Department of Diagnostic Imaging & Nuclear Medicine, Tokyo Women's Medical University, 8-1, Kawada-cho, Shinjuku-ku, Tokyo, 162-8666, Japan.
Department of Cardiology, Tokyo Women's Medical University, 8-1, Kawada-cho, Shinjuku-ku, Tokyo, 162-8666, Japan.
J Nucl Cardiol. 2023 Jun;30(3):1065-1074. doi: 10.1007/s12350-022-03106-1. Epub 2022 Oct 3.
We aimed to investigate the pre-treatment characteristics and treatment responses of isolated and systemic cardiac sarcoidosis (ICS and SCS) from FDG-PET/CT studies and to compare the prognoses of the two groups.
FDG-PET/CT images taken before and after treatment of 31 ICS and 91 SCS patients were analyzed retrospectively. Treatment response and recurrence were determined from the course of FDG-PET/CT. Treatment response and the incidence of both recurrence and major adverse cardiac events (MACE) were assessed in 16 ICS and 35 SCS patients who had been treated for more than 2 years.
A focal uptake pattern was more often observed than a focal-on-diffuse uptake pattern in both the ICS (74.2%) and SCS (63.7%) groups. Right ventricular involvement was significantly more frequent in SCS than ICS (44.0% vs. 9.6%, p < .001). SUVmax, cardiac metabolic volume (CMV), and cardiac metabolic activity (CMA) were significantly higher in SCS than ICS (SUVmax, 9.1 ± 4.1 vs. 4.8 ± 2.1; CMV, 118.0 ± 111.3 ml vs. 68.3 ± 94.7 ml; CMA, 541.6 ± 578.7 MBq vs. 265.1 ± 396.0 MBq, p < .001). Treatment responses in the two groups were similar, and complete resolution of cardiac uptake after immunosuppressive treatment was obtained in 62.5% of ICS patients and 77.1% of SCS patients (not significantly different). Likewise, no significant difference was found in the incidence of recurrence (40.0% for ICS, 44.4% for SCS) or MACE (25.0% for ICS, 22.8% for SCS).

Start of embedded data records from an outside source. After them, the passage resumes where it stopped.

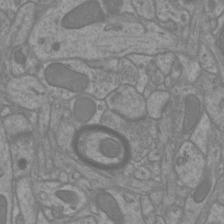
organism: Mouse
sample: Cortical neurons
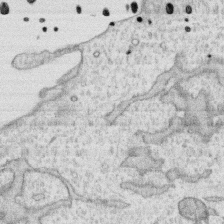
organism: Human
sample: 1205lu cells
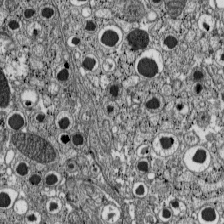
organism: C57BL Mouse
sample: Pancreatic islet
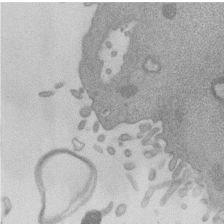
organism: Mouse
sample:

SCS patients had more active and extensive CS lesions than ICS patients before treatment, but the two groups showed similar treatment responses and prognoses.
本研究旨在通过氟代脱氧葡萄糖正电子发射断层扫描/计算机断层扫描(FDG-PET/CT)研究,探讨孤立性和系统性心脏结节病(ICS 和 SCS)患者的治疗前特征和治疗反应,并比较两组患者的预后。

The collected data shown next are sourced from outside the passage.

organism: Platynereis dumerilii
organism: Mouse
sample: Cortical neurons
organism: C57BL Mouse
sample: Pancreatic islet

回顾性分析了 31 例 ICS 和 91 例 SCS 患者治疗前后的 FDG-PET/CT 图像。通过 FDG-PET/CT 随访确定治疗反应和复发情况。对 16 例 ICS 和 35 例 SCS 患者(治疗时间均超过 2 年)进行治疗反应评估,随访其复发和主要不良心脏事件(MACE)的发生率。
ICS 组(74.2%)和 SCS 组(63.7%)中均更常观察到局灶摄取模式而非局灶-弥漫摄取模式。SCS 组右心室受累的发生率明显高于 ICS 组(44.0%比 9.6%,p<0.001)。SCS 组的 SUVmax、心脏代谢容积(CMV)和心脏代谢活性(CMA)均明显高于 ICS 组(SUVmax,9.1±4.1 比 4.8±2.1;CMV,118.0±111.3 ml 比 68.3±94.7 ml;CMA,541.6±578.7 MBq 比 265.1±396.0 MBq,p<0.001)。两组的治疗反应相似,免疫抑制治疗后 ICS 患者中有 62.5%、SCS 患者中有 77.1%完全缓解心脏摄取。同样,两组的复发率(ICS 组为 40.0%,SCS 组为 44.4%)或 MACE(ICS 组为 25.0%,SCS 组为 22.8%)也无显著差异。
与 ICS 患者相比,SCS 患者治疗前的 CS 病变更活跃、更广泛,但两组的治疗反应和预后相似。